Figure 3|: Example of ARV-100 with a core containing a linker where the core is highlighted in  yellow.

Now the clever part.

For the first filter the challenge was initially calculating the number of R-groups coming off of the core molecule, which was pretty straightforward, as I had the starting structure and the user-defined core. After the SMIRKS was applied, things became tricky in calculating the number of R-groups. There seemed to be so many edge cases to take into account, every time I thought I had solved it… BAM… another edge case. Hopefully, I have now resolved most of them by establishing a method that defines what the new core is.

The second filter was a similar problem but solved by calculating the linker length. Again this is straightforward to calculate, whilst the specific core and molecule were defined, but once there was ambiguity about what the core of the molecule was, that’s where some of the problems lay. I won’t be giving away the methodology for how I solved these by finding the new core; you’ll just have to take my word that I have!

core design jess blog fig4

Figure 4: A simple example showing how the linker length change filter works for ARV-100

Corner Cases – Why is there not a Magic list for all cheminformatics?

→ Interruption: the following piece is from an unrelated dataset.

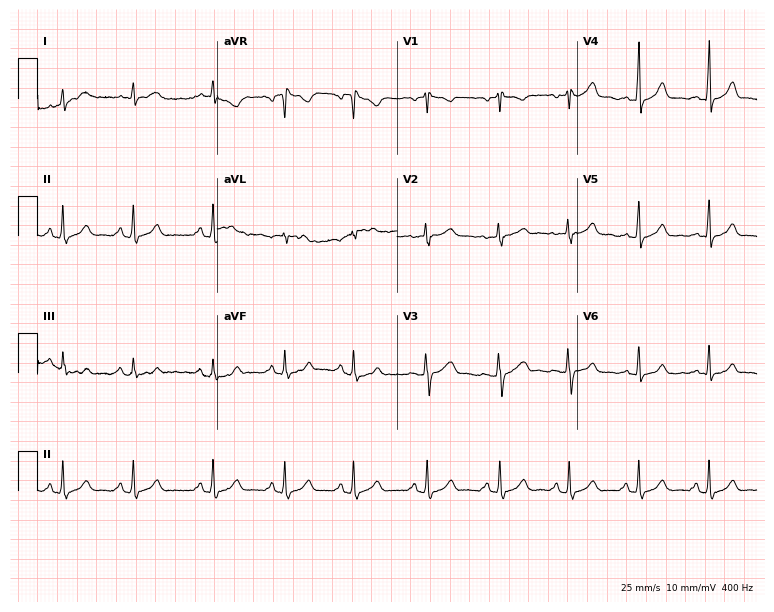
12-lead ECG (7.3-second recording at 400 Hz) from a 23-year-old woman. Screened for six findings — first-degree AV block, right bundle branch block, left bundle branch block, sinus bradycardia, atrial fibrillation, sinus tachycardia — none is recorded. Findings outside these six are not listed.

I wish, when I started this work, there were a list of all possible edge cases so that I could work my way them, making sure they all performed how we expected, and automate the tests. Instead there were many cycles of testing with lots of molecules, traipsing through lots and lots of resulting molecules, and eventually coming up with the list of troublemakers. The refrain ‘welcome to cheminformatics’ was said a lot of times in the office. For each round of testing, we had a couple of head-scratching moments looking through results and asking ourselves, was this what we should be expecting. Unfortunately, a magic list for all cheminformatics will never exist as for every problem there are always different edge cases and so this will always be. So my advice is to just roll with it and enjoy discovering them as they arrive. Hopefully all this work will cover the bases so the output of CoreDesign® is robust for users – never say never in this game though.

Database performance – another steep learning curve.

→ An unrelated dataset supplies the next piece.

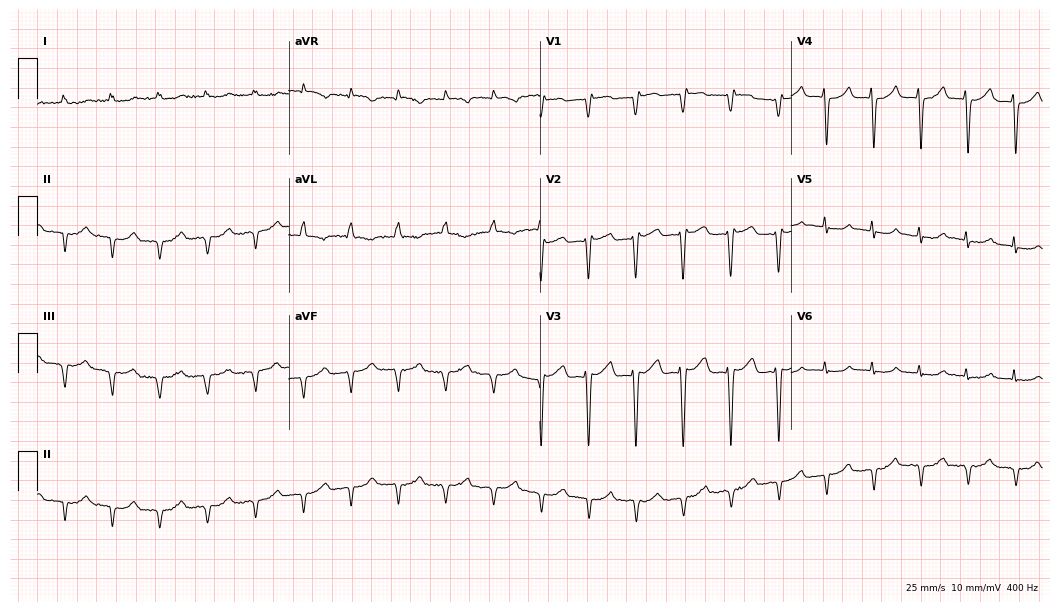
Electrocardiogram, an 84-year-old male patient. Of the six screened findings (first-degree AV block, right bundle branch block, left bundle branch block, sinus bradycardia, atrial fibrillation, sinus tachycardia), none is recorded.

As well as being tasked with creating these new cores, the next challenge was providing evidence, to the user, that the core was worth making. To do this we wanted to link the transformation (SMIRKS) via the matched pairs to literature references. Initially ChEMBL’s webclient was useful to get started with small cores but that didn’t generate many results. However, once we scaled up, the problems began. Our new friends the ‘Rinkers’ could be linked to a lot of references and providing a clear path and recommendation was going to be key. The SQL I had wrote was all good and well on a small scale, however, on MedChemica’s large databases these took too long to run. This was my first real dealing with large databases and I can now say my SQL has significantly improved! MedChemica has worked on massive scale for some time now (10 years now!), so have a large knapsack of tricks to deliver high performance searches. Again another steep learning curve.

Running faster

Once I got the code working the next challenge was optimising the performance. It’s all well and good for CoreDesign® to suggesting molecules over an hour for consultancy work but not good enough for a web application. I did this initially by multi-threading my code, this saw vast improvement in the efficiency of CoreDesign® which was very satisfying.

The fun part comes next, getting CoreDesign® integrated into our restful API system and creating its very own section on MCPairs Online. So watch out…. coming soon to an MCPairs Online tool near you …. CoreDesign®.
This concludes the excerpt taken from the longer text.